(Source records)
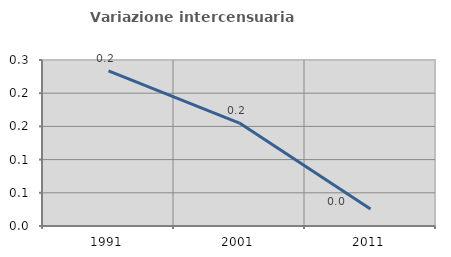
| Category | Variazione intercensuaria annua |
|---|---|
| 1991.0 | 0.234 |
| 2001.0 | 0.155 |
| 2011.0 | 0.026 |
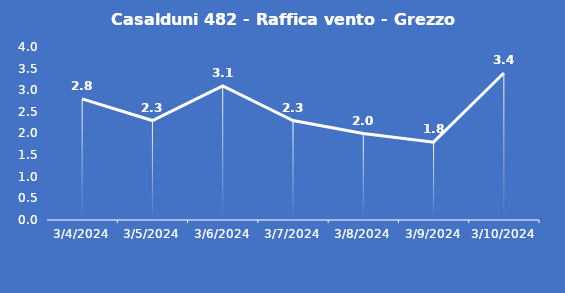
| Category | Casalduni 482 - Raffica vento - Grezzo (m/s) |
|---|---|
| 3/4/24 | 2.8 |
| 3/5/24 | 2.3 |
| 3/6/24 | 3.1 |
| 3/7/24 | 2.3 |
| 3/8/24 | 2 |
| 3/9/24 | 1.8 |
| 3/10/24 | 3.4 |
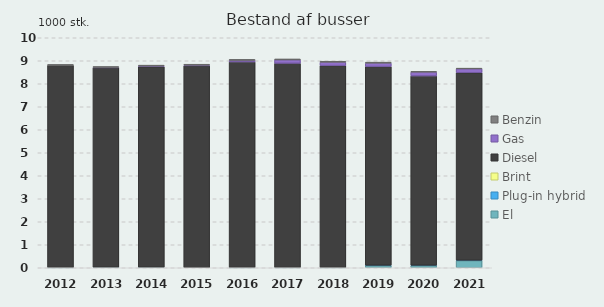
| Category | El | Plug-in hybrid | Brint | Diesel | Gas | Benzin |
|---|---|---|---|---|---|---|
| 2012 | 0.01 | 0 | 0 | 8.79 | 0 | 0.04 |
| 2013 | 0.02 | 0 | 0 | 8.68 | 0.01 | 0.04 |
| 2014 | 0.02 | 0 | 0 | 8.72 | 0.03 | 0.04 |
| 2015 | 0 | 0 | 0 | 8.78 | 0.03 | 0.04 |
| 2016 | 0.01 | 0 | 0 | 8.94 | 0.07 | 0.04 |
| 2017 | 0.01 | 0 | 0 | 8.88 | 0.15 | 0.04 |
| 2018 | 0.01 | 0 | 0 | 8.78 | 0.15 | 0.04 |
| 2019 | 0.09 | 0.02 | 0 | 8.64 | 0.15 | 0.04 |
| 2020 | 0.09 | 0.02 | 0 | 8.23 | 0.17 | 0.03 |
| 2021 | 0.31 | 0.02 | 0 | 8.15 | 0.17 | 0.03 |
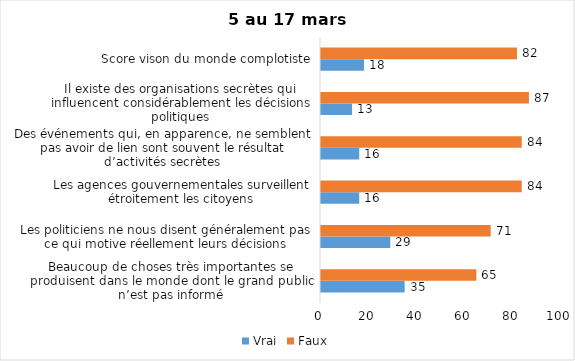
| Category | Vrai | Faux |
|---|---|---|
| Beaucoup de choses très importantes se produisent dans le monde dont le grand public n’est pas informé | 35 | 65 |
| Les politiciens ne nous disent généralement pas ce qui motive réellement leurs décisions | 29 | 71 |
| Les agences gouvernementales surveillent étroitement les citoyens | 16 | 84 |
| Des événements qui, en apparence, ne semblent pas avoir de lien sont souvent le résultat d’activités secrètes | 16 | 84 |
| Il existe des organisations secrètes qui influencent considérablement les décisions politiques | 13 | 87 |
| Score vison du monde complotiste | 18 | 82 |
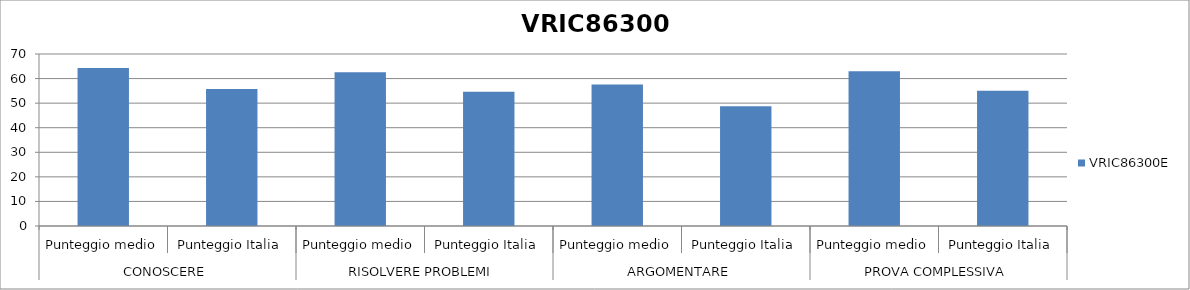
| Category | VRIC86300E |
|---|---|
| 0 | 64.3 |
| 1 | 55.8 |
| 2 | 62.6 |
| 3 | 54.6 |
| 4 | 57.6 |
| 5 | 48.7 |
| 6 | 63 |
| 7 | 55 |
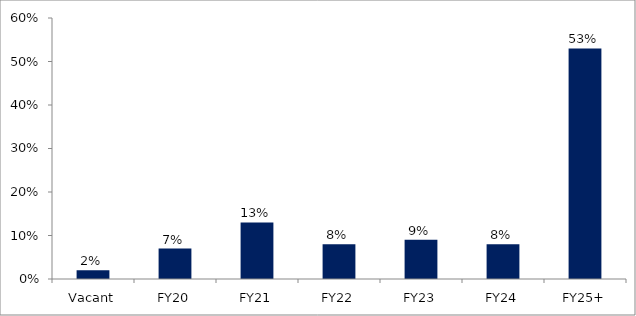
| Category | Series 0 |
|---|---|
| Vacant | 0.02 |
| FY20 | 0.07 |
| FY21 | 0.13 |
| FY22 | 0.08 |
| FY23 | 0.09 |
| FY24 | 0.08 |
| FY25+ | 0.53 |
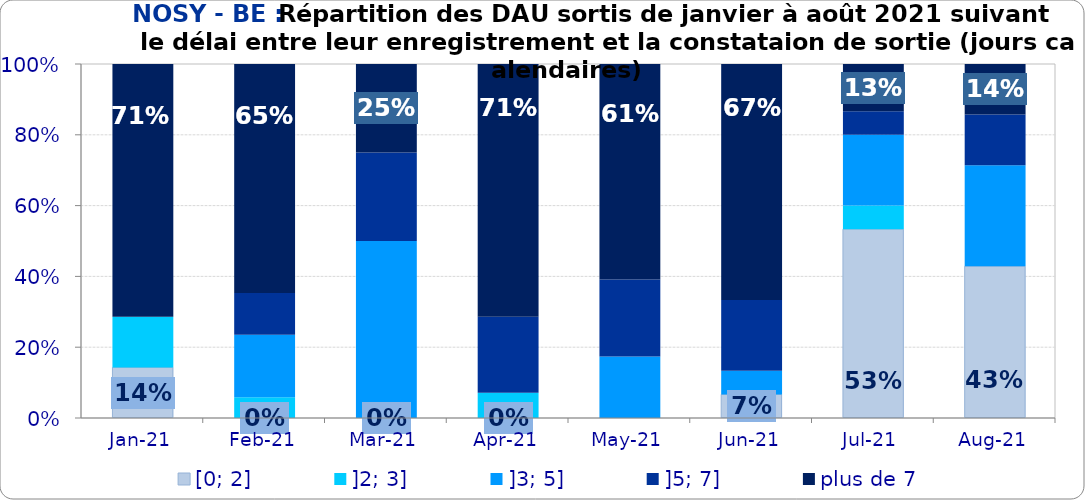
| Category | [0; 2] | ]2; 3] | ]3; 5] | ]5; 7] | plus de 7 |
|---|---|---|---|---|---|
| 2021-01-01 | 0.143 | 0.143 | 0 | 0 | 0.714 |
| 2021-02-01 | 0 | 0.059 | 0.176 | 0.118 | 0.647 |
| 2021-03-01 | 0 | 0 | 0.5 | 0.25 | 0.25 |
| 2021-04-01 | 0 | 0.071 | 0 | 0.214 | 0.714 |
| 2021-05-01 | 0 | 0 | 0.174 | 0.217 | 0.609 |
| 2021-06-01 | 0.067 | 0 | 0.067 | 0.2 | 0.667 |
| 2021-07-01 | 0.533 | 0.067 | 0.2 | 0.067 | 0.133 |
| 2021-08-01 | 0.429 | 0 | 0.286 | 0.143 | 0.143 |
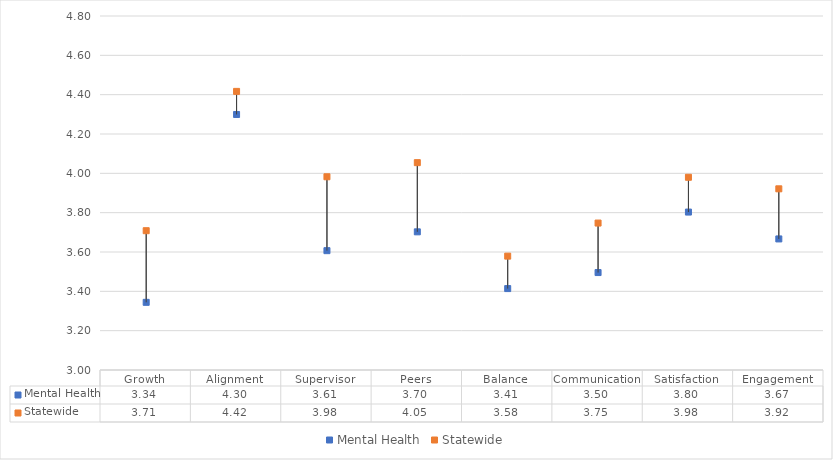
| Category | Mental Health | Statewide |
|---|---|---|
| Growth | 3.344 | 3.708 |
| Alignment | 4.299 | 4.417 |
| Supervisor | 3.607 | 3.983 |
| Peers | 3.703 | 4.054 |
| Balance | 3.414 | 3.579 |
| Communication | 3.496 | 3.747 |
| Satisfaction | 3.803 | 3.98 |
| Engagement | 3.666 | 3.921 |

**Your instructions**: With the pictures omitted, give every line above again exactly.

**Output for this exercise**:
| Category | Variazione intercensuaria annua |
|---|---|
| 1991.0 | 0.234 |
| 2001.0 | 0.155 |
| 2011.0 | 0.026 |
| Category | Casalduni 482 - Raffica vento - Grezzo (m/s) |
|---|---|
| 3/4/24 | 2.8 |
| 3/5/24 | 2.3 |
| 3/6/24 | 3.1 |
| 3/7/24 | 2.3 |
| 3/8/24 | 2 |
| 3/9/24 | 1.8 |
| 3/10/24 | 3.4 |
| Category | El | Plug-in hybrid | Brint | Diesel | Gas | Benzin |
|---|---|---|---|---|---|---|
| 2012 | 0.01 | 0 | 0 | 8.79 | 0 | 0.04 |
| 2013 | 0.02 | 0 | 0 | 8.68 | 0.01 | 0.04 |
| 2014 | 0.02 | 0 | 0 | 8.72 | 0.03 | 0.04 |
| 2015 | 0 | 0 | 0 | 8.78 | 0.03 | 0.04 |
| 2016 | 0.01 | 0 | 0 | 8.94 | 0.07 | 0.04 |
| 2017 | 0.01 | 0 | 0 | 8.88 | 0.15 | 0.04 |
| 2018 | 0.01 | 0 | 0 | 8.78 | 0.15 | 0.04 |
| 2019 | 0.09 | 0.02 | 0 | 8.64 | 0.15 | 0.04 |
| 2020 | 0.09 | 0.02 | 0 | 8.23 | 0.17 | 0.03 |
| 2021 | 0.31 | 0.02 | 0 | 8.15 | 0.17 | 0.03 |
| Category | Vrai | Faux |
|---|---|---|
| Beaucoup de choses très importantes se produisent dans le monde dont le grand public n’est pas informé | 35 | 65 |
| Les politiciens ne nous disent généralement pas ce qui motive réellement leurs décisions | 29 | 71 |
| Les agences gouvernementales surveillent étroitement les citoyens | 16 | 84 |
| Des événements qui, en apparence, ne semblent pas avoir de lien sont souvent le résultat d’activités secrètes | 16 | 84 |
| Il existe des organisations secrètes qui influencent considérablement les décisions politiques | 13 | 87 |
| Score vison du monde complotiste | 18 | 82 |
| Category | VRIC86300E |
|---|---|
| 0 | 64.3 |
| 1 | 55.8 |
| 2 | 62.6 |
| 3 | 54.6 |
| 4 | 57.6 |
| 5 | 48.7 |
| 6 | 63 |
| 7 | 55 |
| Category | Series 0 |
|---|---|
| Vacant | 0.02 |
| FY20 | 0.07 |
| FY21 | 0.13 |
| FY22 | 0.08 |
| FY23 | 0.09 |
| FY24 | 0.08 |
| FY25+ | 0.53 |
| Category | [0; 2] | ]2; 3] | ]3; 5] | ]5; 7] | plus de 7 |
|---|---|---|---|---|---|
| 2021-01-01 | 0.143 | 0.143 | 0 | 0 | 0.714 |
| 2021-02-01 | 0 | 0.059 | 0.176 | 0.118 | 0.647 |
| 2021-03-01 | 0 | 0 | 0.5 | 0.25 | 0.25 |
| 2021-04-01 | 0 | 0.071 | 0 | 0.214 | 0.714 |
| 2021-05-01 | 0 | 0 | 0.174 | 0.217 | 0.609 |
| 2021-06-01 | 0.067 | 0 | 0.067 | 0.2 | 0.667 |
| 2021-07-01 | 0.533 | 0.067 | 0.2 | 0.067 | 0.133 |
| 2021-08-01 | 0.429 | 0 | 0.286 | 0.143 | 0.143 |
| Category | Mental Health | Statewide |
|---|---|---|
| Growth | 3.344 | 3.708 |
| Alignment | 4.299 | 4.417 |
| Supervisor | 3.607 | 3.983 |
| Peers | 3.703 | 4.054 |
| Balance | 3.414 | 3.579 |
| Communication | 3.496 | 3.747 |
| Satisfaction | 3.803 | 3.98 |
| Engagement | 3.666 | 3.921 |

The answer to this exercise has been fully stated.